The deal, which has been in limbo since 2022, could finally see the light of day following recent communication from the Nigerian Upstream Petroleum Regulatory Commission (NUPRC).

Gbenga Komolafe, the chief of NUPRC, revealed to Reuters on Thursday that the regulatory body is on the verge of giving its consent to the transaction.

Komolafe disclosed that Exxon Mobil and Seplat Energy are scheduled to attend a pivotal meeting on Friday, during which they will discuss the final steps towards approval.

He expressed optimism, stating, “Subject to the outcome of the meeting, consent… could be given in less than two weeks from the date of the meeting.”

According to Komolafe, NUPRC will present the companies with two mutually exclusive options, the acceptance of which would pave the way for the deal’s approval.

While he didn’t delve into specifics, he emphasized that Nigerian law mandates provisions for decommissioning, host community development, and environmental remediation.

“We don’t want our nation to carry unwarranted financial burdens arising from the operations of the assets over time by the divesting entities,” Komolafe asserted, underscoring the importance of responsible asset management.

The $1.28 billion sale holds immense significance for Nigeria’s oil industry, which has faced challenges stemming from underinvestment and security concerns in recent years.

With oil majors like Shell and TotalEnergies divesting from onshore shallow water operations due to security issues, regulatory approval of the Exxon-Seplat deal could inject much-needed capital into the sector.

Analysts view the impending approval as a potential catalyst for improved oil output in Nigeria.
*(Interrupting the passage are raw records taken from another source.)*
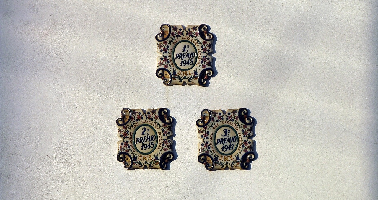 Hoje em dia há o prémio de "Estação mais degradada" Há tantos vencedores que não há prémios que cheguem...
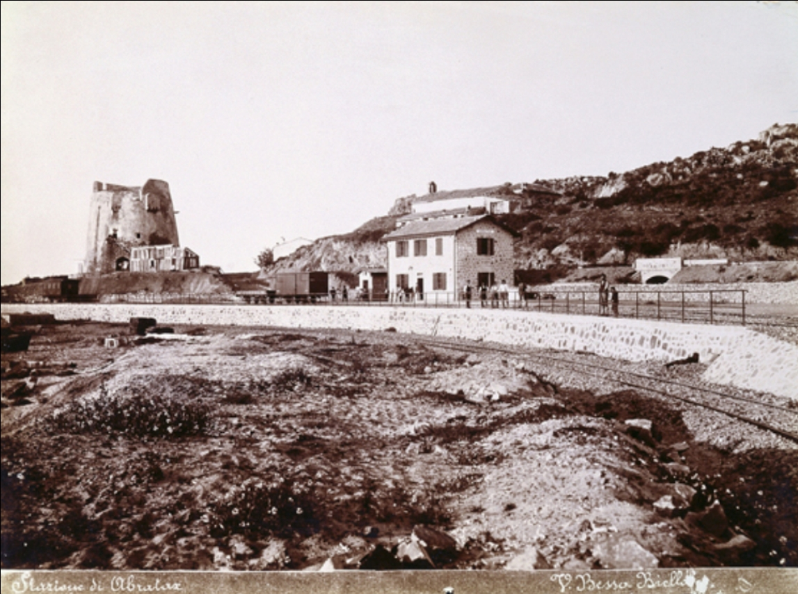 Foto dell'inizio del secolo.
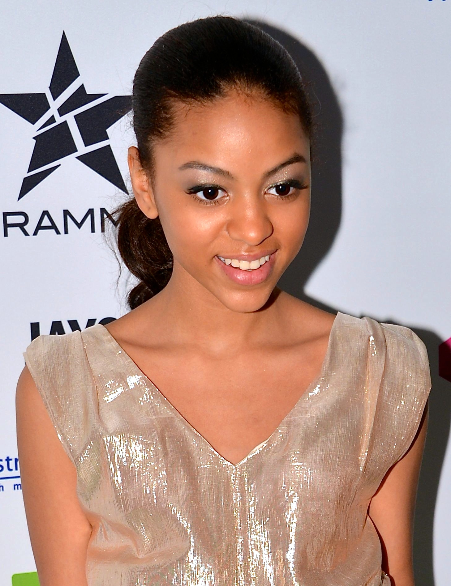 Awa Santesson-Sey på Grammisgalan på Cirkus, Stockholm den 20 februari 2013.
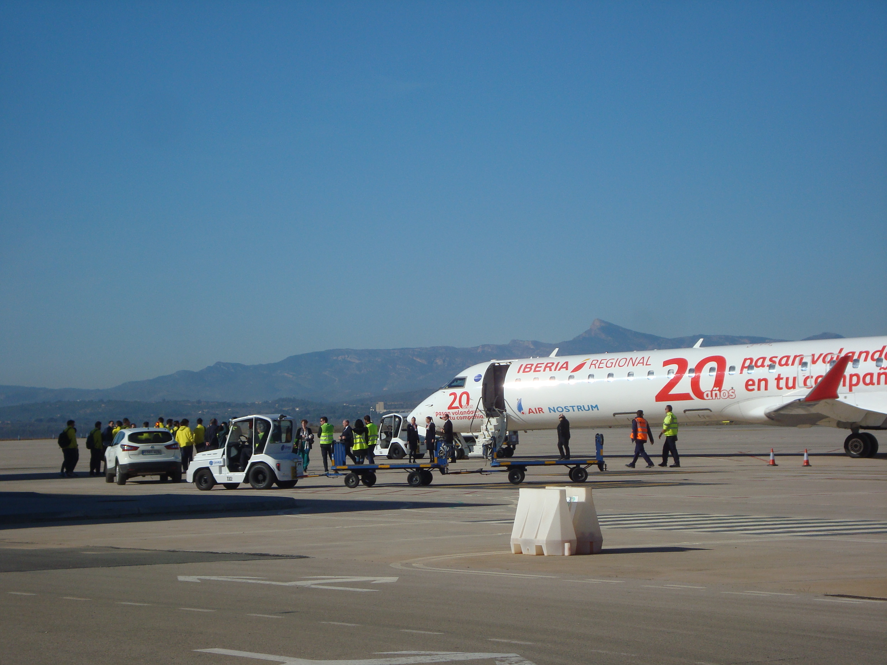 Aeropuerto de Castellón-Costa Azahar
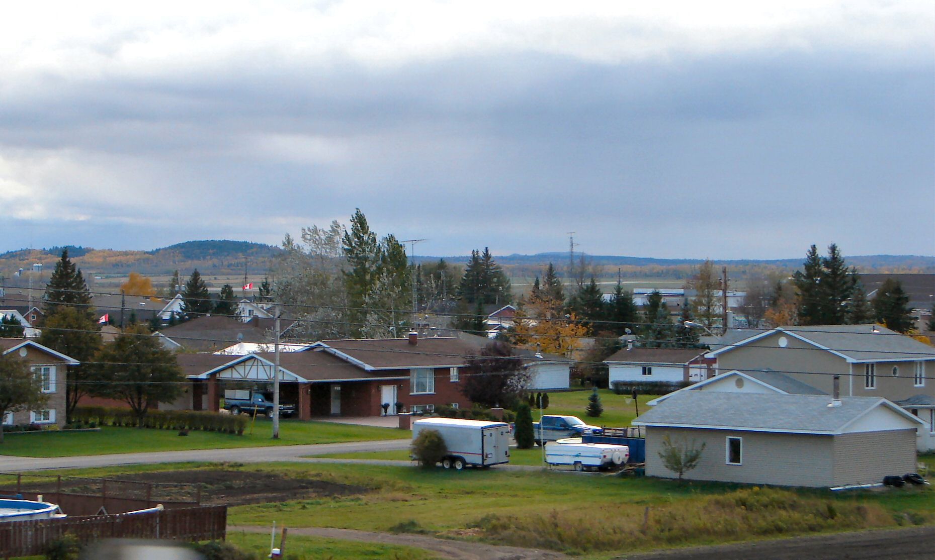 Earlton, Ontario, Canada
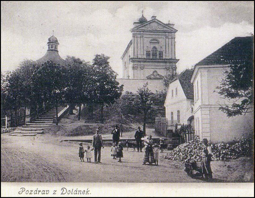 Kostel sv. Jiljí v Dolánkách n. Ohří, 1906
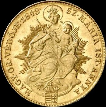 dukát 1848 - reverse
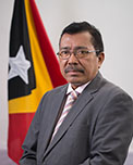 Antoninho Bianco, Abgeordneter des Nationalparlaments Osttimors
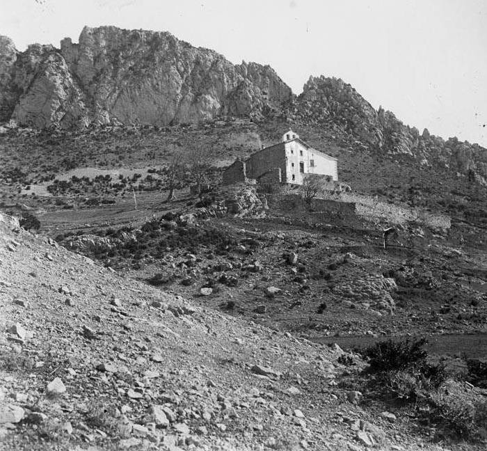 Imatge
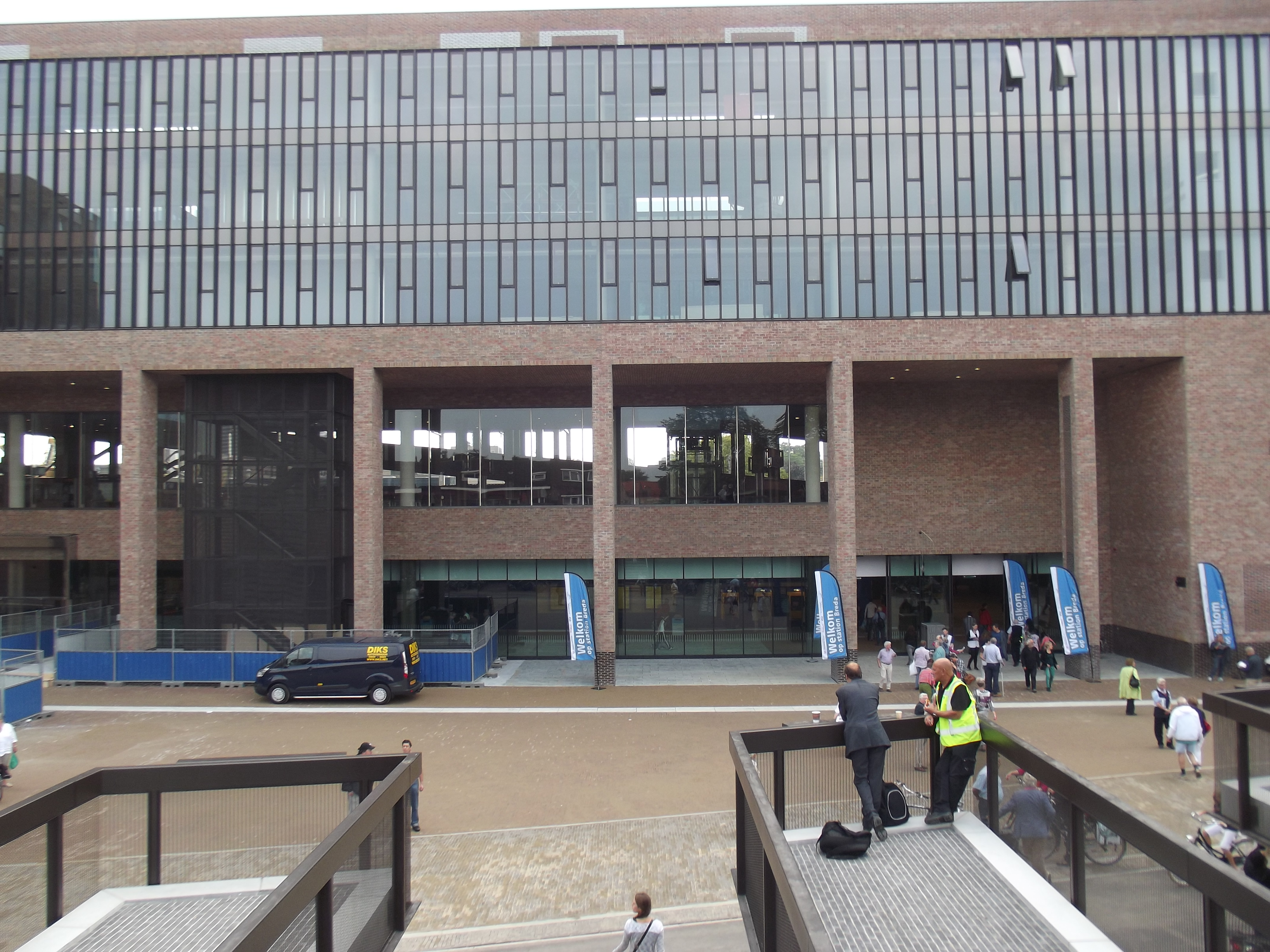 Station Breda, de Belcrumkant tijdens de openingsweekend 6/7 september 2014. Ingang Belcrumkant

Moreover, it could serve as a positive signal to investors, paving the way for similar deals in the future.

The regulatory clearance of Shell’s asset sale to Renaissance in January has further bolstered expectations regarding the viability of such transactions.

As Nigeria looks to revitalize its oil sector and attract investment, the imminent approval of Exxon Mobil’s asset sale to Seplat Energy marks a significant milestone, bringing an end to a prolonged period of uncertainty and setting the stage for renewed growth and stability in the country’s vital energy industry.